Nel maggio del 1947 le strutture del campo, chiuse da qualche mese, vennero occupate dai ragazzi dell’Opera Piccoli Apostoli di don Zeno Saltini, vice parroco di San Giacomo Roncole, una frazione della vicina Mirandola. Don Zeno aveva raccolto intorno a se gli orfani di guerra e i bambini abbandonati: la sua comunità, ribattezzata Nomadelfia, si ispirava ai principi del comunismo evangelico e arrivò a contare quasi mille componenti, tra ragazzi e adulti al servizio.

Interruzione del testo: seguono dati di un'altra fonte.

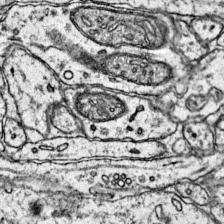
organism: Mouse
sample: Primary visual cortex
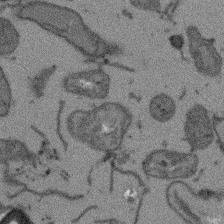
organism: Arabidopsis thaliana
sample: Root tip
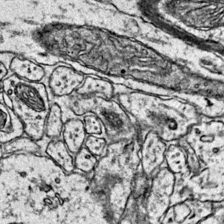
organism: Mouse
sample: Primary visual cortex
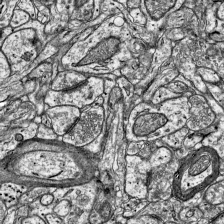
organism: Mouse
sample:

Presenza scomoda per i governi di normalizzazione democristiana del dopoguerra, e in particolare invisa al ministro Scelba, la comunità venne costretta a lasciare Fossoli, per andare a insediarsi nel Grossetano, dove ancora è attiva.

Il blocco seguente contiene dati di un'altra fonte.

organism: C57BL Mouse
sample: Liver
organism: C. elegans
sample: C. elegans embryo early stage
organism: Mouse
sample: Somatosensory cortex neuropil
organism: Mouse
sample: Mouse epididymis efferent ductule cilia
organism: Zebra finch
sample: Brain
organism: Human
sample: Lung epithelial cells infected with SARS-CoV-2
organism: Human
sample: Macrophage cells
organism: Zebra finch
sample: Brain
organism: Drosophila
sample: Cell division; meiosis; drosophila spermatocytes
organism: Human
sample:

I ragazzi di don Zeno Saltini occupano il campo di concentramento di Fossoli nel maggio del 1947 (foto Fondazione Fossoli)

Questa mattina presto, davanti al cancello chiuso del campo di Fossoli, lungo la strada intercomunale alle mie spalle passavano poche macchine e qualche bicicletta: un cinese a piedi nudi con le ciabatte e lunghi bastoni legati al telaio; e un maghrebino che pedalava dentro una lunga tunica scura.

Primo Levi scrive in Ferro, un racconto del Sistema periodico, che, quando neolaureato lasciò Torino per venire a vivere e a lavorare a Milano, nel giugno del 1942, portò con sé solo le cose che riteneva indispensabili:

«la bicicletta, Rabelais, le Macaronee, Moby Dick tradotto da Pavese ed altri pochi libri, la piccozza, la corda da roccia, il regolo logaritmico e un flauto dolce».

 

Fonti

Primo Levi, Se questo è un uomo, De Silva 1947, e poi Einaudi, 1958…

Primo Levi, Il sistema periodico, Einaudi 1975

Il sito della Fondazione Fossoli.

Le lettere dei condannati a morte dell’eccidio del poligono di Cibeno, 12 luglio 1944, nel sito Ultime lettere dei condannati a morte e dei deportati della Resistenza italiana.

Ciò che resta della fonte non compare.